## Problem statement
From the line with "Convento de San" to the line with "Bus T-ZEN ligne", retype each line exactly as it stands in the records below, but skip the pictures.

## Data supplied

[Start of Attachment]

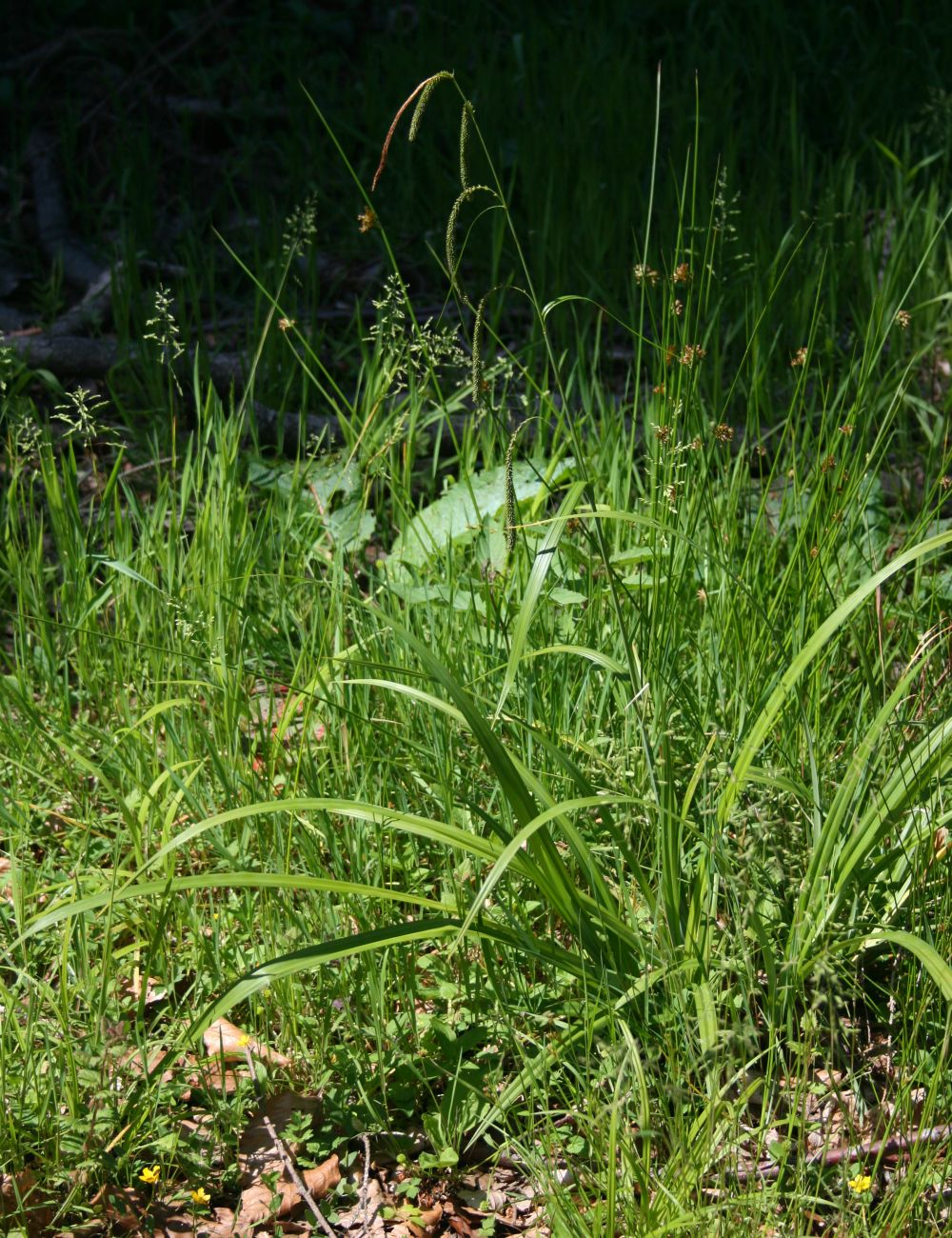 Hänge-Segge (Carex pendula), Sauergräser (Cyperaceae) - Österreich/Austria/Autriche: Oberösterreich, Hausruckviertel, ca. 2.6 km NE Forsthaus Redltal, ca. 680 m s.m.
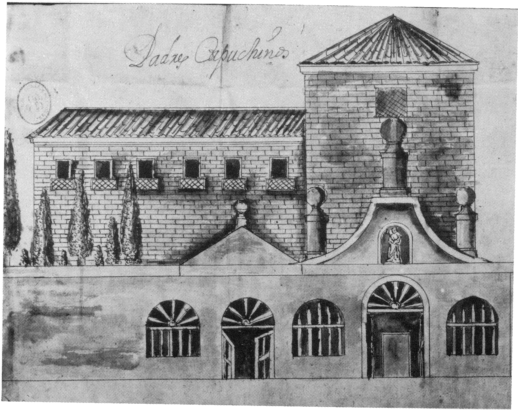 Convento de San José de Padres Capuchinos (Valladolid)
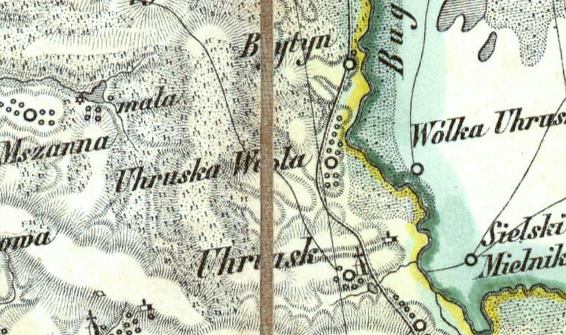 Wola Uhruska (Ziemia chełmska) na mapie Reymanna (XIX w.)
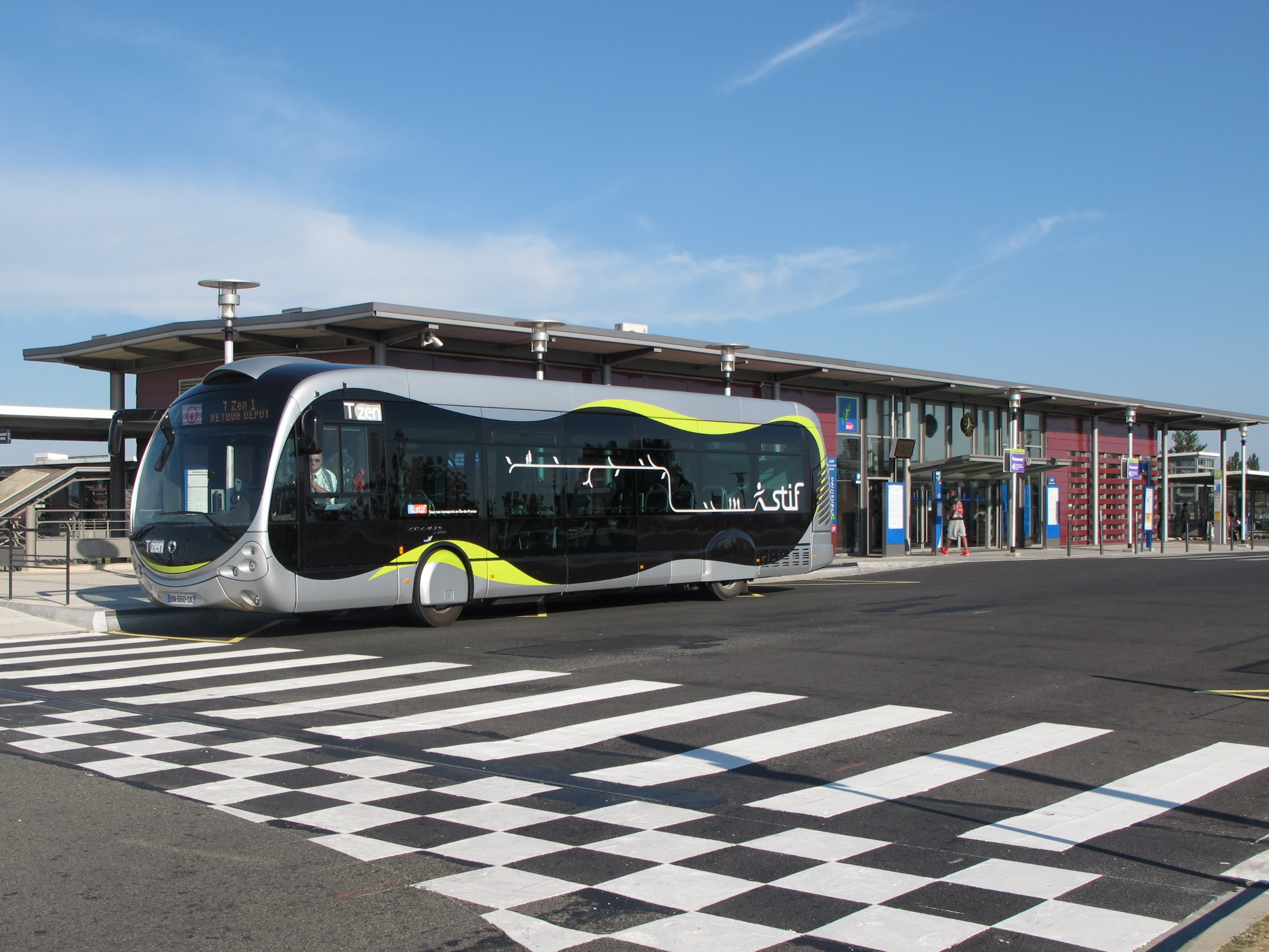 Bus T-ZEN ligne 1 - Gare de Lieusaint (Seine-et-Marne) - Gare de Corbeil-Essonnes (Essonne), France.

[End of Attachment]
[Start of Attachment]

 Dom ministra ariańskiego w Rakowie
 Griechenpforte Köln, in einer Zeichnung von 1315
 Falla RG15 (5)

[End of Attachment]

## Answer space
 Convento de San José de Padres Capuchinos (Valladolid)
 Wola Uhruska (Ziemia chełmska) na mapie Reymanna (XIX w.)
 Bus T-ZEN ligne 1 - Gare de Lieusaint (Seine-et-Marne) - Gare de Corbeil-Essonnes (Essonne), France.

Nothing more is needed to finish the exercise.